COVID-19 Notice: WE ARE OPEN AND OPERATING NORMALLY
Beta Analytic, as a laboratory, is considered an essential business under Florida's statewide Stay-at-Home Order. Taking the necessary measures to maintain employees' safety, we continue to operate and accept samples for analysis. Please contact us BEFORE sending your samples so we can recommend you the best way to proceed.
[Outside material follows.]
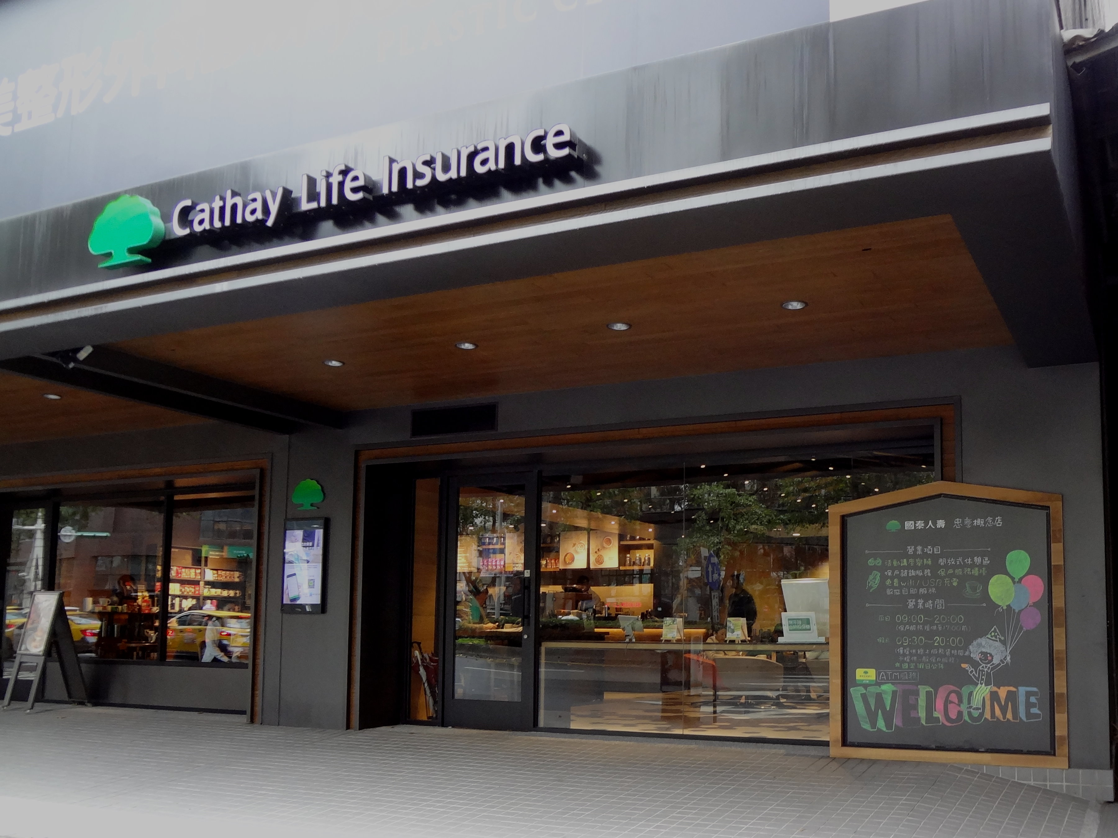 國泰人壽忠孝概念店，地址：臺北市大安區忠孝東路四段230號1樓。
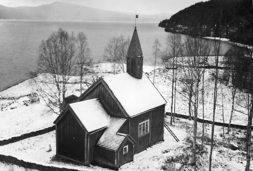 Viken chapel by lake Kvarnbergsvattnet. The wooden chapel was originally built in 1793 by Norwegian settlers. It has been rebuilt and restored several times. Architect Gösta Rollin (who took the image above) was in charge of a restoration in 1950-1953. Vikens kapell vid Kvarnbergsvattnet. Träkapellet byggdes ursprungligen 1793 av norska nybyggare. Det har byggts om och restaurerats flera gånger. Arkitekt Gösta Rollin (som tog bilden) ledde en restaurering 1950-1953. Parish (socken): Frostviken Province (landskap): Jämtland Municipality (kommun): Strömsund County (län): Jämtland Photograph by: Gösta Rollin Date: 1957 Format: Print Persistent URL: Read more about the photo database (in english)

ISO/IEC 17025:2017-accredited Beta Analytic is a tracer-free laboratory. We do not accept pharmaceutical samples with “tracer Carbon-14” and other materials containing artificial Carbon-14, in order to eliminate the risk of cross-contamination. Samples that have been artificially enhanced with Carbon-12, Carbon-13 or any other isotope are also not accepted for analysis as they may cause damage to the lab’s equipment. This policy is part of our commitment to provide high-quality results to all our clients.
Pharmaceutical companies evaluate drug metabolism by using a radiolabeled version of the drug under investigation. AMS biomedical laboratories use Carbon-14 as a tracer because it can easily substitute Carbon-12 atoms in the drug molecule and it is relatively safe to handle. However, since the artificial Carbon-14 used in these studies is phenomenally high (enormous) relative to natural levels and once used in an AMS laboratory becomes ubiquitous, cross-contamination within the AMS and the chemistry lines cannot be avoided. Although this may be acceptable in a biomedical AMS facility, it is not acceptable in a radiocarbon dating facility.
– Beta Analytic was one of the key developers of the ASTM D6866 method and has served as technical adviser to all the major biobased standardization initiatives worldwide including the European methods CEN 16137 and EN 15440.
– Since 1979, ISO/IEC 17025:2017-accredited Beta Analytic has been the world leader in Carbon-14 measurements.
– Beta Analytic has unparalleled expertise with complex biobased samples.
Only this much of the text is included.